Let's run the pipeline again with the processed images:

In [None]:
clean_structured_receipts = extract_documents(clean_receipt_paths, prompt)
clean_extracted_df = create_extracted_df(clean_structured_receipts)
clean_extracted_df

Awesome! All receipts now match the ground truth annotations.

Now we can export the dataset to a spreadsheet with just a few lines of code:

In [None]:
import pandas as pd

# Export to CSV
output_path = Path("reports/receipts.csv")
output_path.parent.mkdir(parents=True, exist_ok=True)
clean_extracted_df.to_csv(output_path, index=False)
print(f"Exported {len(clean_extracted_df)} receipts to {output_path}")
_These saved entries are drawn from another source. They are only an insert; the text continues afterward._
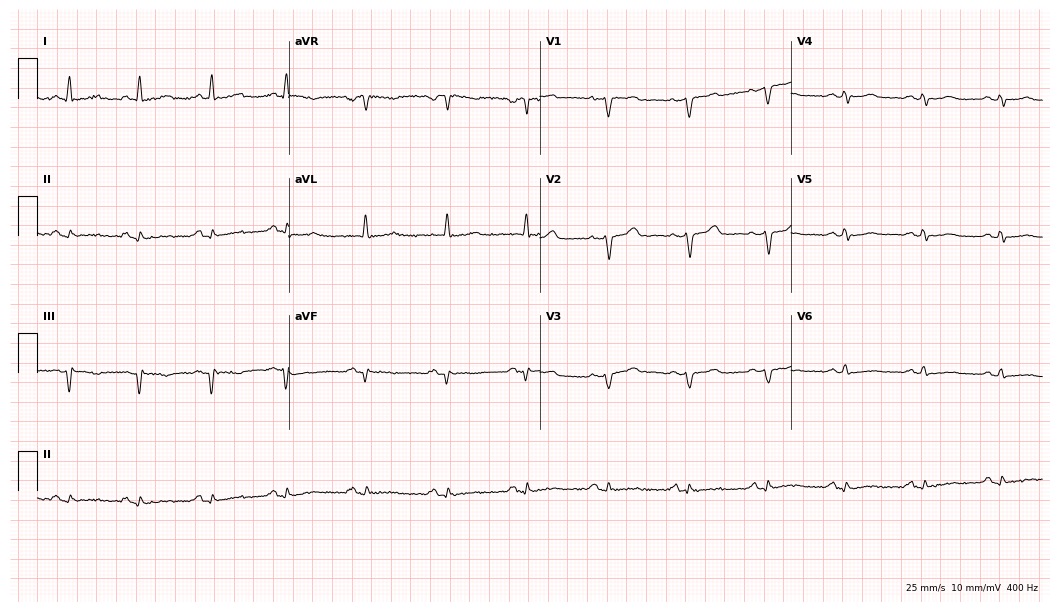
12-lead ECG from a 56-year-old woman. No first-degree AV block, right bundle branch block (RBBB), left bundle branch block (LBBB), sinus bradycardia, atrial fibrillation (AF) or sinus tachycardia recorded for this tracing.
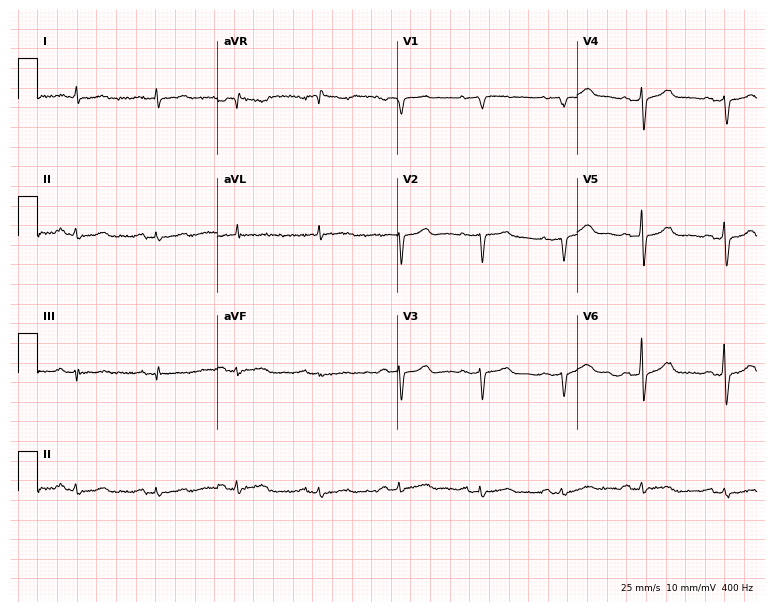
ECG (7.3-second recording at 400 Hz) — a male patient, 77 years old. Screened for six findings — first-degree AV block, right bundle branch block, left bundle branch block, sinus bradycardia, atrial fibrillation, sinus tachycardia — none is recorded.
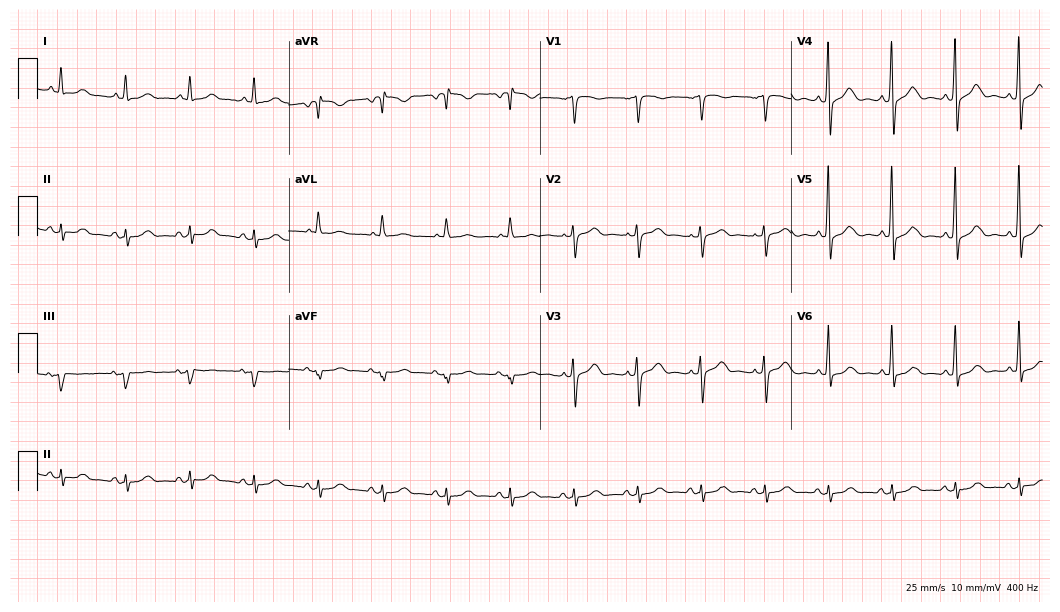
Resting 12-lead electrocardiogram. Patient: an 85-year-old man. Read as a normal ECG.
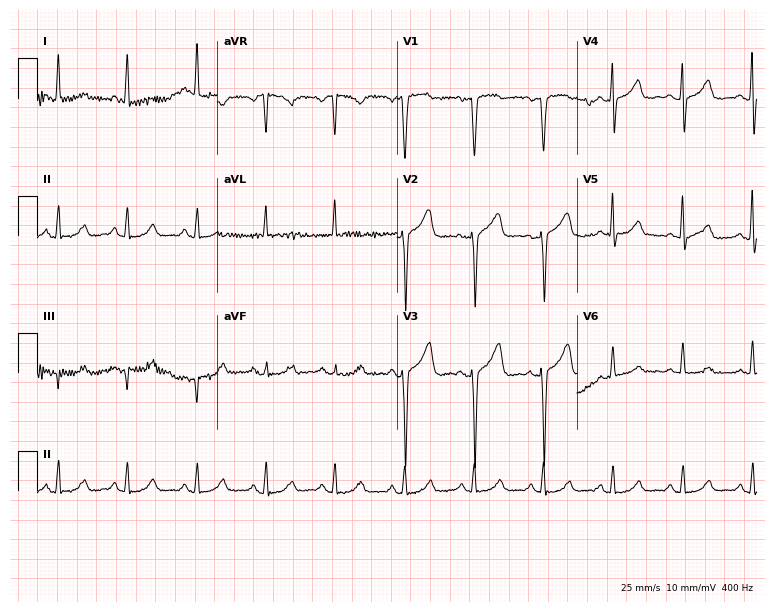
Resting 12-lead electrocardiogram. Patient: a woman, 59 years old. None of these six findings is recorded: first-degree AV block, right bundle branch block, left bundle branch block, sinus bradycardia, atrial fibrillation, sinus tachycardia. Findings outside these six are not listed.
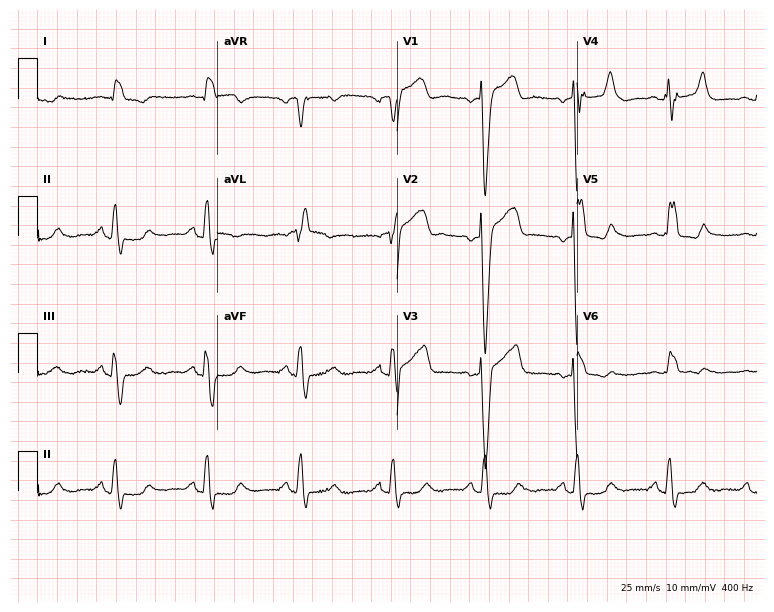
ECG (7.3-second recording at 400 Hz) — a male patient, 81 years old. Findings include left bundle branch block (LBBB).
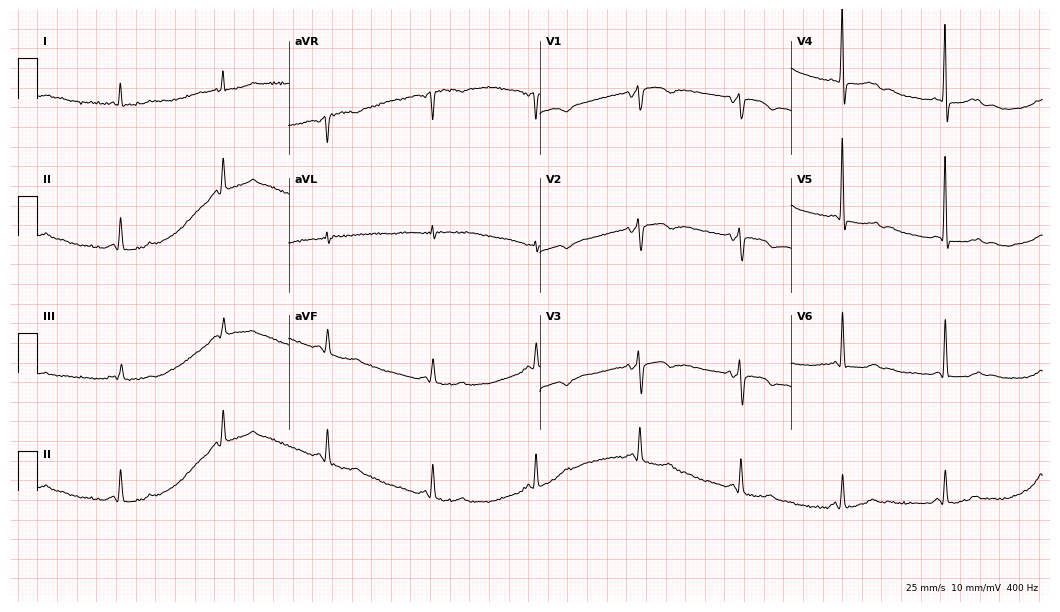
Electrocardiogram (10.2-second recording at 400 Hz), a 66-year-old female patient. Of the six screened findings (first-degree AV block, right bundle branch block (RBBB), left bundle branch block (LBBB), sinus bradycardia, atrial fibrillation (AF), sinus tachycardia), none is recorded.
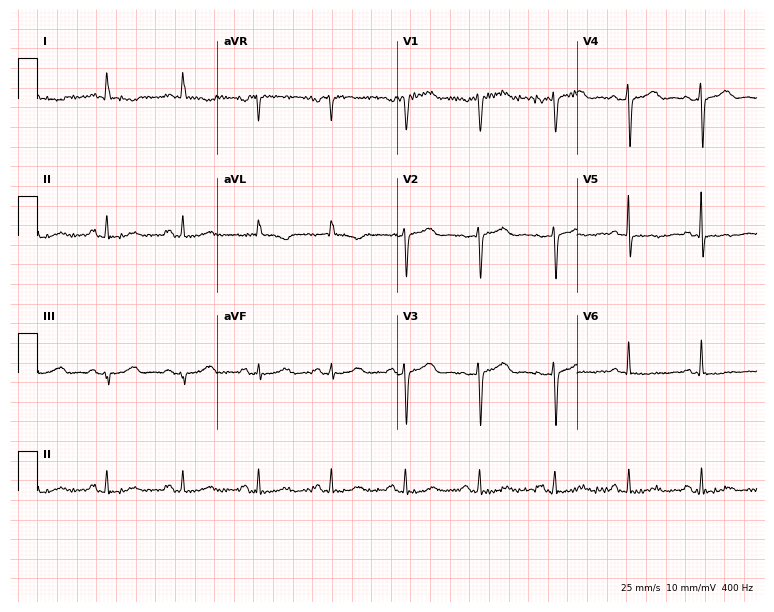
12-lead ECG from a 58-year-old woman. Screened for six findings — first-degree AV block, right bundle branch block, left bundle branch block, sinus bradycardia, atrial fibrillation, sinus tachycardia — none is recorded. Only these six findings were labelled.

The exported data can now be imported into spreadsheet applications, analytics tools, or business intelligence platforms.

## Try It Yourself

The concepts from this tutorial are available as a reusable pipeline in [this GitHub repository](https://github.com/CodeCutTech/Data-science/tree/master/llm/smart_data_extraction_llamaindex). The code includes:

- **Generic pipeline** ([`document_extraction_pipeline.py`](https://github.com/CodeCutTech/Data-science/blob/master/llm/smart_data_extraction_llamaindex/document_extraction_pipeline.py)): Reusable extraction function that works with any Pydantic schema
- **Receipt pipeline** ([`extract_receipts_pipeline.py`](https://github.com/CodeCutTech/Data-science/blob/master/llm/smart_data_extraction_llamaindex/extract_receipts_pipeline.py)): Complete example with Receipt schema, image scaling, and data transformations

Run the receipt extraction example:

```bash
uv run extract_receipts_pipeline.py
```

Or create your own extractor by importing `extract_structured_data()` and providing your custom Pydantic schema, extraction prompt, and optional preprocessing functions.